Python Requests Example:

import requests

# Fetch proxy from ProxyRoller
proxy = requests.get('https://proxyroller.com/api/proxies?protocol=http&limit=1').json()[0]
proxies = {
    'http': f"http://{proxy['ip']}:{proxy['port']}",
    'https': f"http://{proxy['ip']}:{proxy['port']}"
}

response = requests.get('https://api.example.com/test', proxies=proxies)
print(response.text)

Caveats: A Yurt Is Not a Fortress

Free proxies, like the desert wind, are fickle. They may:

  • Become unresponsive or blocked mid-pipeline
  • Leak your IP if anonymity is low
  • Suffer from high latency or poor reliability

Best Practices:

  • Always validate proxies before use
  • Rotate proxies frequently
  • Use timeouts and error handling
  • Never send confidential data through free proxies

Advanced: Proxy Pooling and Health Checks

Like a wise shepherd counting his sheep nightly, monitor the health of proxies before entrusting them with your pipeline’s journey.

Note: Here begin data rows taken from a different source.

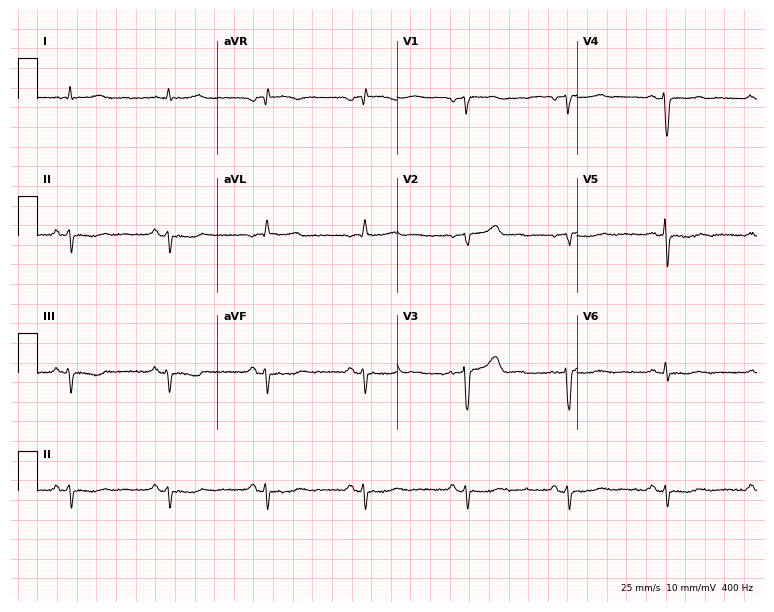
Resting 12-lead electrocardiogram (7.3-second recording at 400 Hz). Patient: a 75-year-old man. None of these six findings is recorded: first-degree AV block, right bundle branch block, left bundle branch block, sinus bradycardia, atrial fibrillation, sinus tachycardia. Other findings, if any, are not listed.
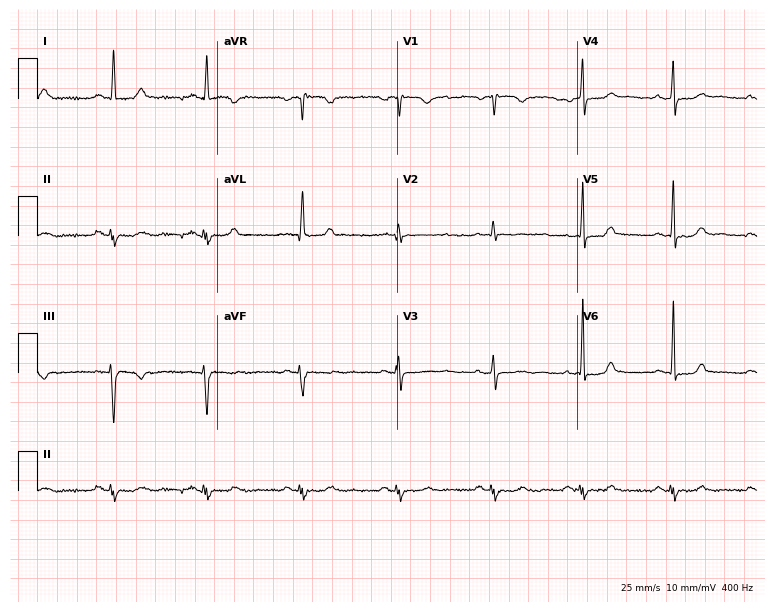
Electrocardiogram, a woman, 67 years old. Of the six screened findings (first-degree AV block, right bundle branch block, left bundle branch block, sinus bradycardia, atrial fibrillation, sinus tachycardia), none is recorded.
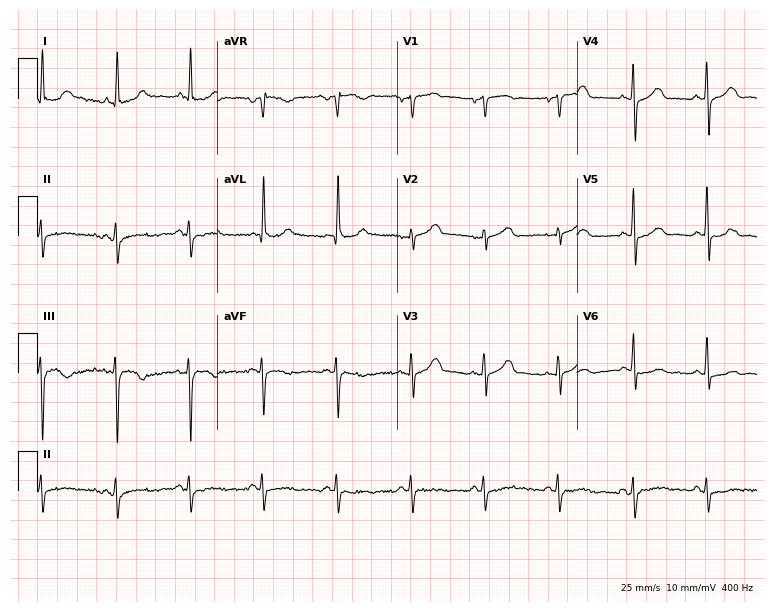
Standard 12-lead ECG recorded from an 83-year-old woman. None of these six findings is recorded: first-degree AV block, right bundle branch block (RBBB), left bundle branch block (LBBB), sinus bradycardia, atrial fibrillation (AF), sinus tachycardia.
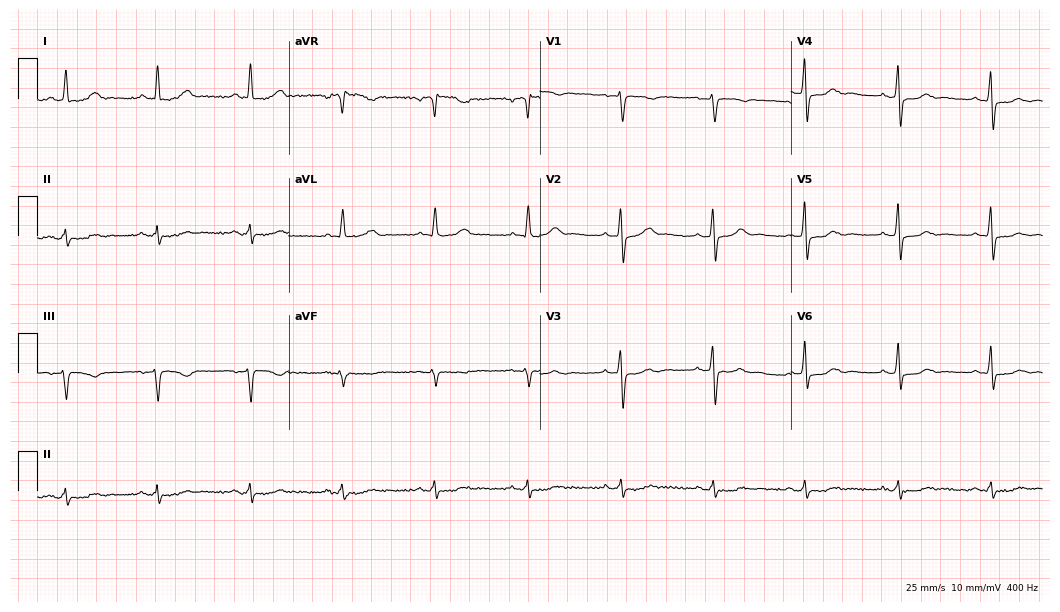
Electrocardiogram (10.2-second recording at 400 Hz), a woman, 59 years old. Overall reading on record: normal ECG.
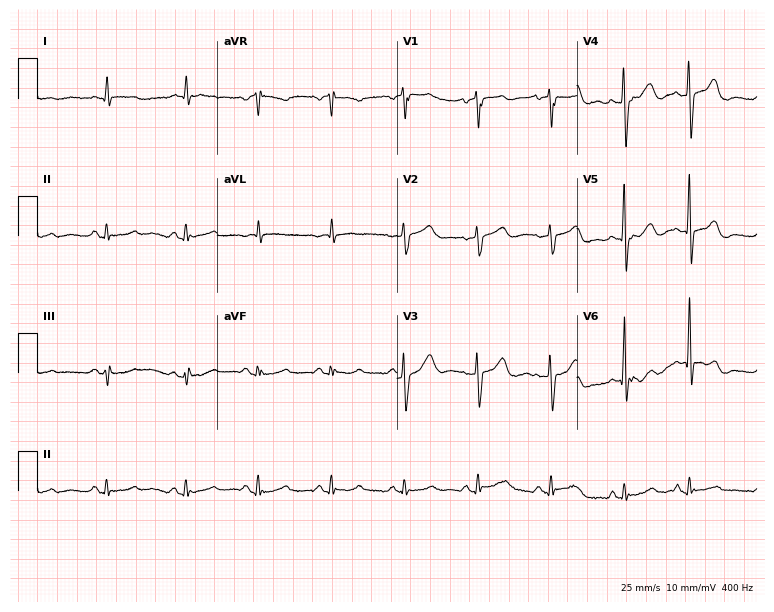
Electrocardiogram (7.3-second recording at 400 Hz), an 83-year-old male patient. Of the six screened findings (first-degree AV block, right bundle branch block, left bundle branch block, sinus bradycardia, atrial fibrillation, sinus tachycardia), none is recorded.
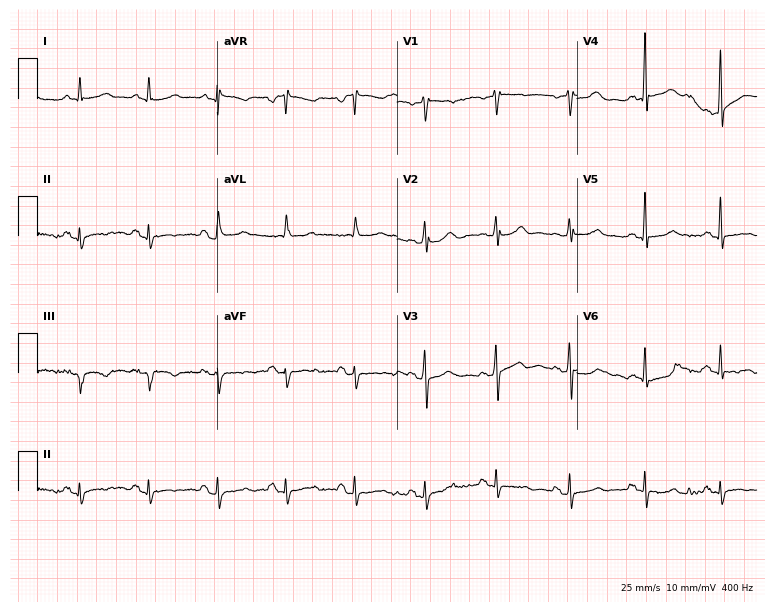
Standard 12-lead ECG recorded from a woman, 44 years old (7.3-second recording at 400 Hz). None of these six findings is recorded: first-degree AV block, right bundle branch block (RBBB), left bundle branch block (LBBB), sinus bradycardia, atrial fibrillation (AF), sinus tachycardia. Only these six findings were labelled.
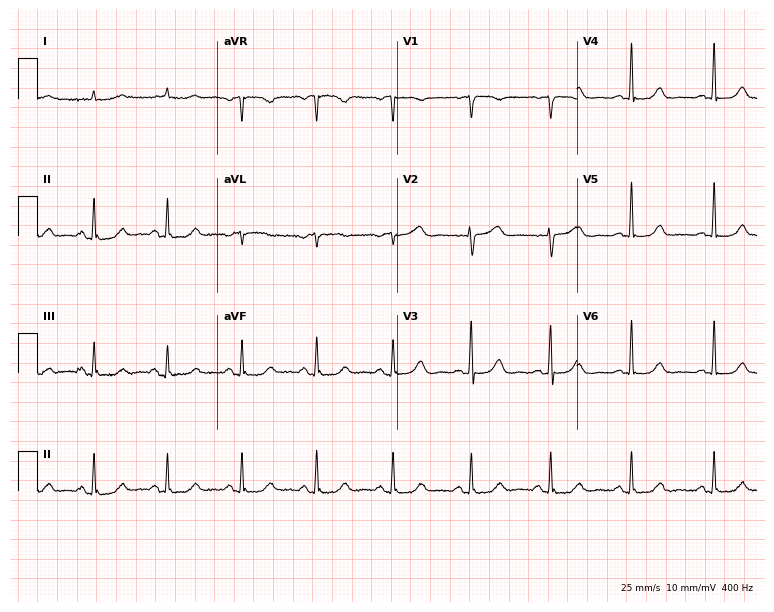
12-lead ECG from an 81-year-old female patient. Labelled as a normal ECG.
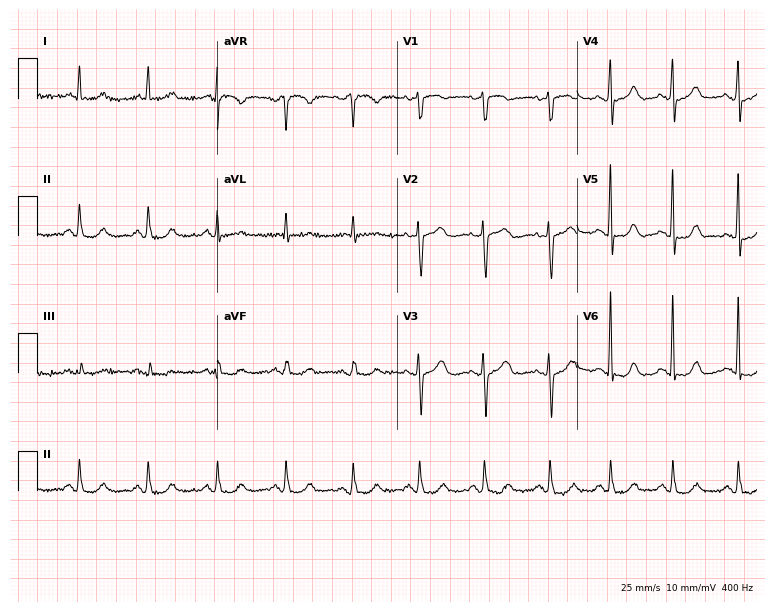
ECG — a 61-year-old woman. Labelled as a normal ECG.
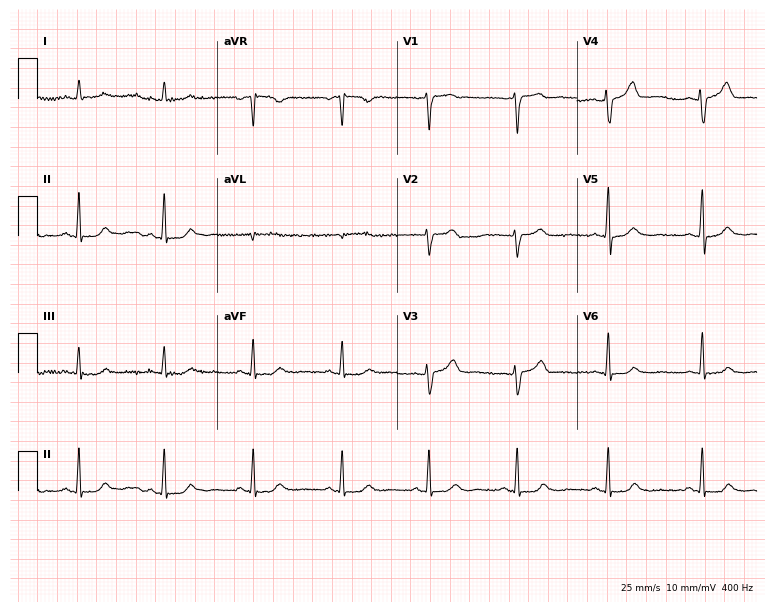
Standard 12-lead ECG recorded from a 50-year-old woman. None of these six findings is recorded: first-degree AV block, right bundle branch block (RBBB), left bundle branch block (LBBB), sinus bradycardia, atrial fibrillation (AF), sinus tachycardia. Findings outside these six are not listed.
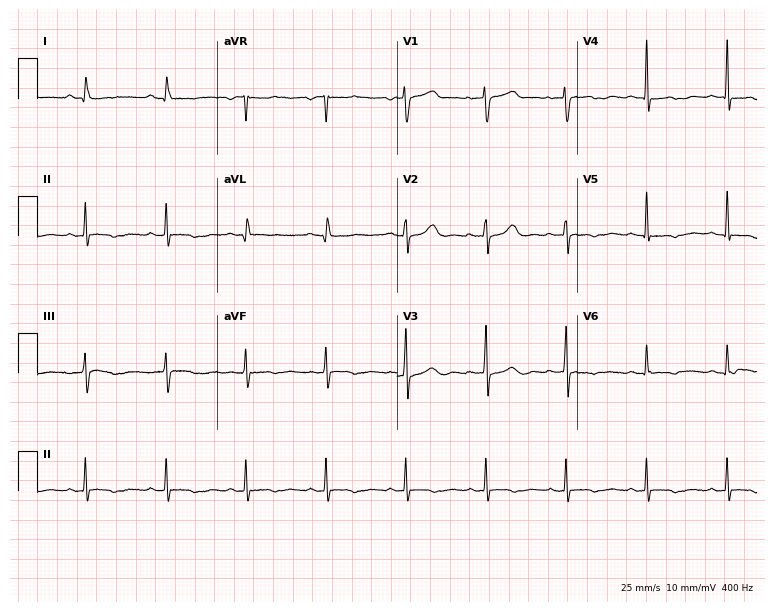
Electrocardiogram, a 73-year-old female. Of the six screened findings (first-degree AV block, right bundle branch block, left bundle branch block, sinus bradycardia, atrial fibrillation, sinus tachycardia), none is recorded.
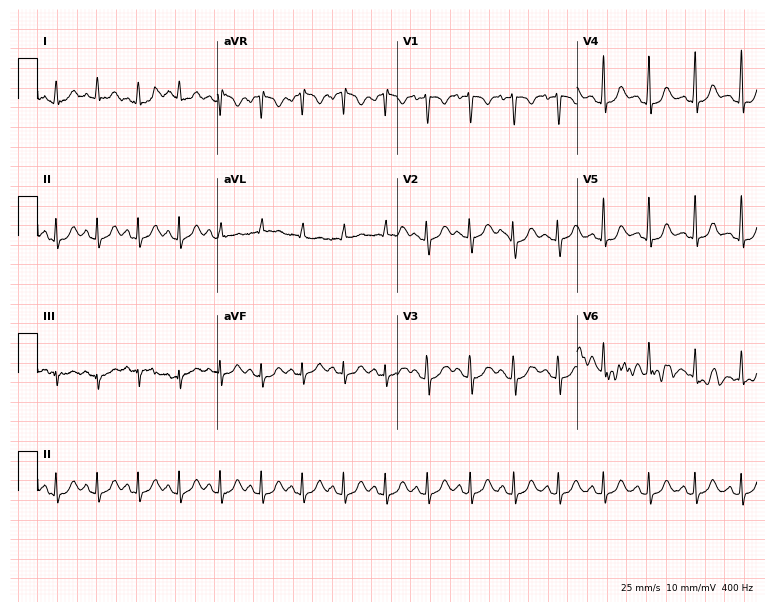
Standard 12-lead ECG recorded from a 25-year-old female patient (7.3-second recording at 400 Hz). The tracing shows sinus tachycardia (a sinus rate of 100 beats per minute or more).
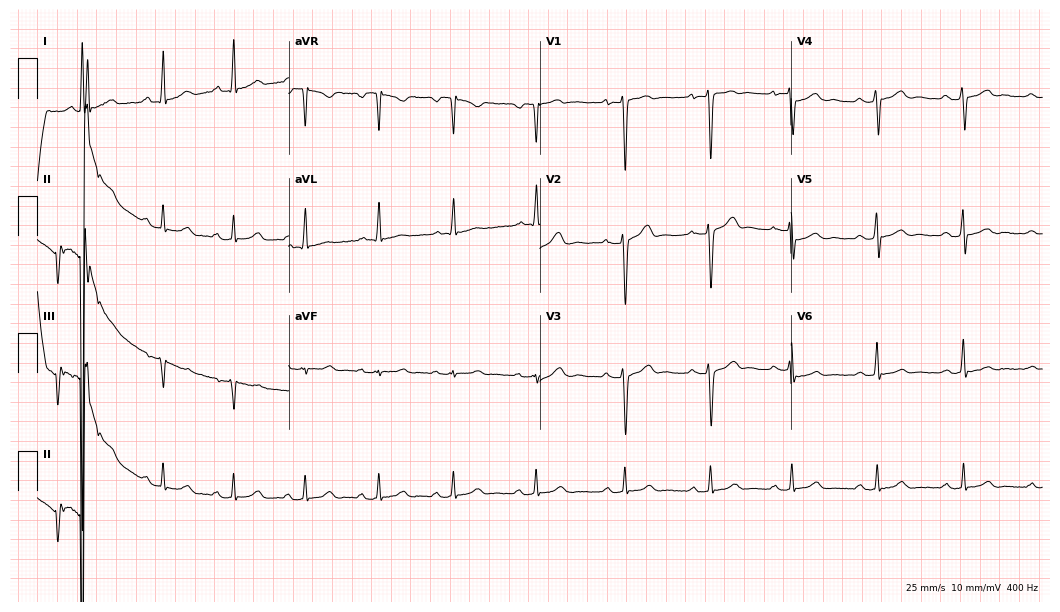
ECG (10.2-second recording at 400 Hz) — a 33-year-old man. Labelled as a normal ECG.
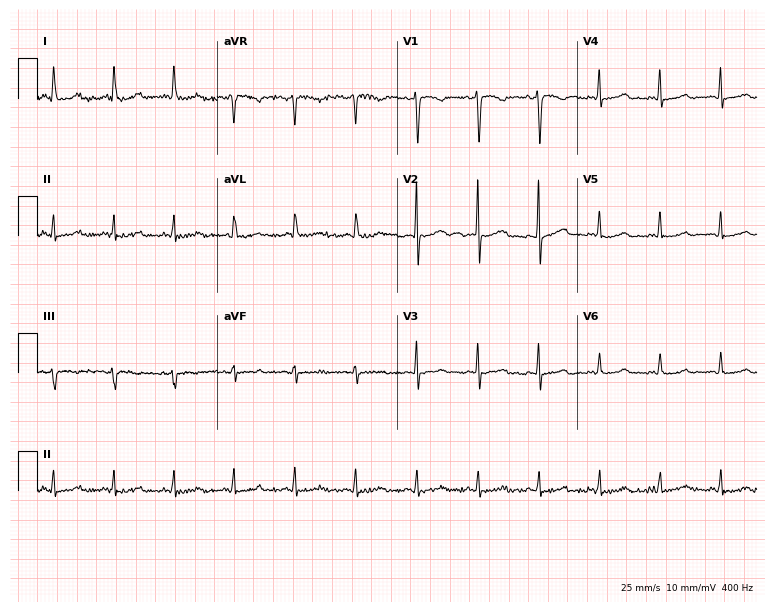
12-lead ECG from a female, 53 years old. Screened for six findings — first-degree AV block, right bundle branch block, left bundle branch block, sinus bradycardia, atrial fibrillation, sinus tachycardia — none is recorded.
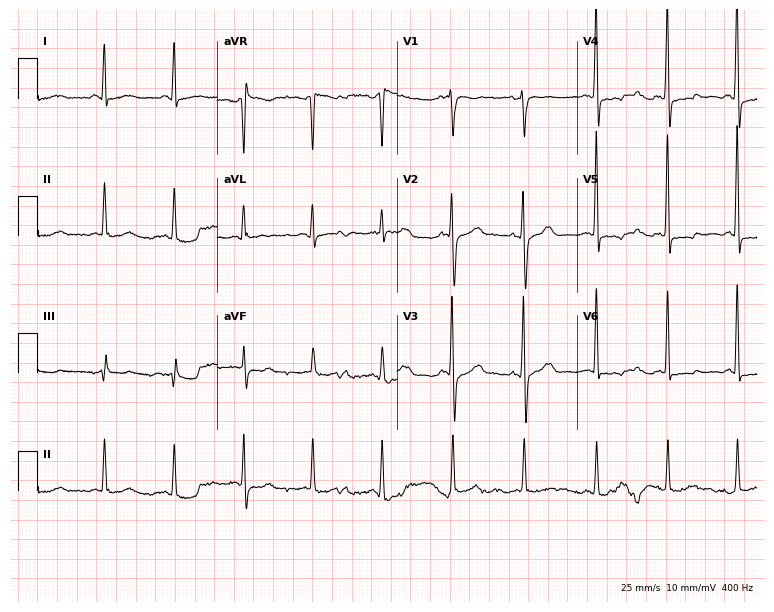
Standard 12-lead ECG recorded from a 55-year-old female patient (7.3-second recording at 400 Hz). None of these six findings is recorded: first-degree AV block, right bundle branch block, left bundle branch block, sinus bradycardia, atrial fibrillation, sinus tachycardia.
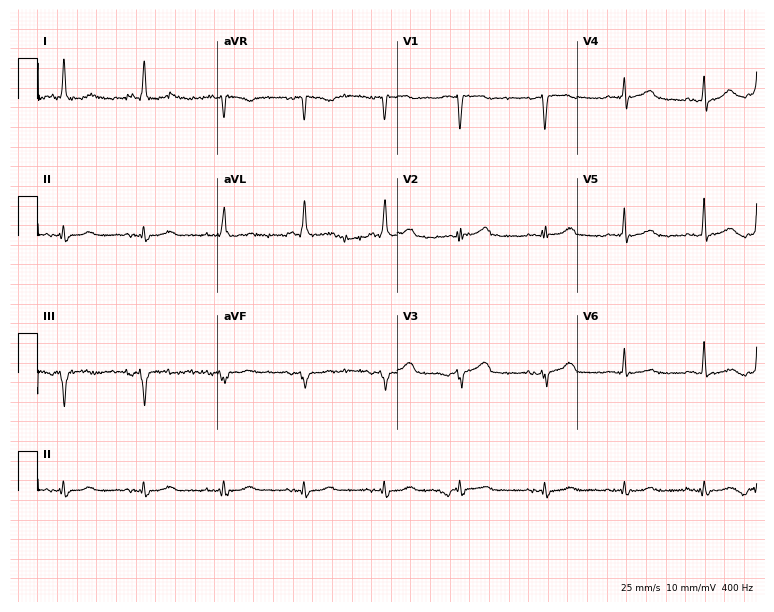
Standard 12-lead ECG recorded from a male, 73 years old (7.3-second recording at 400 Hz). Read as a normal ECG.
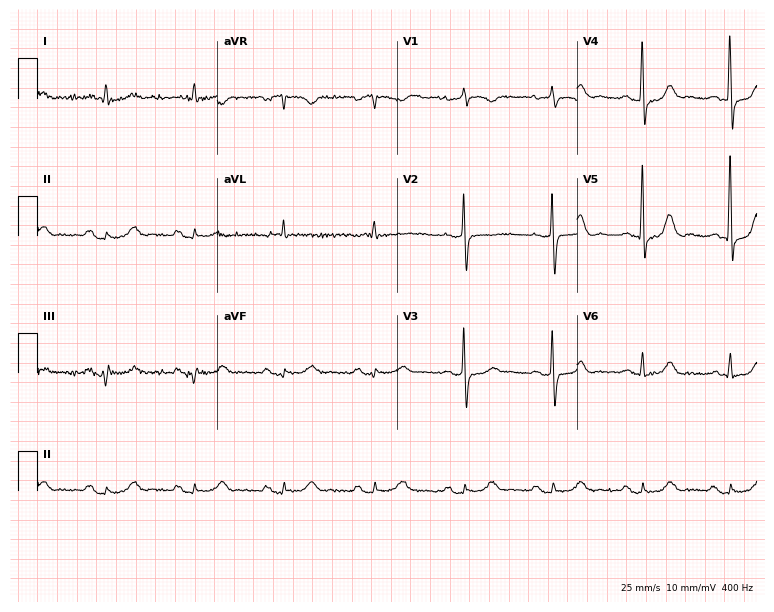
Standard 12-lead ECG recorded from a female, 79 years old. None of these six findings is recorded: first-degree AV block, right bundle branch block (RBBB), left bundle branch block (LBBB), sinus bradycardia, atrial fibrillation (AF), sinus tachycardia. Other findings, if any, are not listed.

Example: Bash Health Check Script

PROXY_LIST=$(curl -s 'https://proxyroller.com/api/proxies?protocol=http&limit=10')
for row in $(echo "${PROXY_LIST}" | jq -r '.[] | @base64'); do
    _jq() {
     echo ${row} | base64 --decode | jq -r ${1}
    }
    IP=$(_jq '.ip')
    PORT=$(_jq '.port')
    if curl -x http://$IP:$PORT -s --connect-timeout 5 https://httpbin.org/ip >/dev/null; then
        echo "Proxy $IP:$PORT is alive"
    else
        echo "Proxy $IP:$PORT failed"
    fi
done

Additional Resources


The traveler who listens to the winds and watches the stars never loses his way. So too, the engineer who uses proxies wisely can navigate any CI/CD landscape, from the lush banks of deployment to the arid plains of rate limits.

Yerlan Zharkynbekov

Yerlan Zharkynbekov

Senior Network Architect

Yerlan Zharkynbekov is a seasoned network architect at ProxyRoller, where he leverages over four decades of experience in IT infrastructure to optimize proxy list delivery systems. Born and raised in the vast steppes of Kazakhstan, Yerlan's career began during the formative years of the internet, and he has since become a pivotal figure in the development of secure and high-speed proxy solutions. Known for his meticulous attention to detail and an innate ability to anticipate digital trends, Yerlan continues to craft reliable and innovative network architectures that cater to the ever-evolving needs of global users.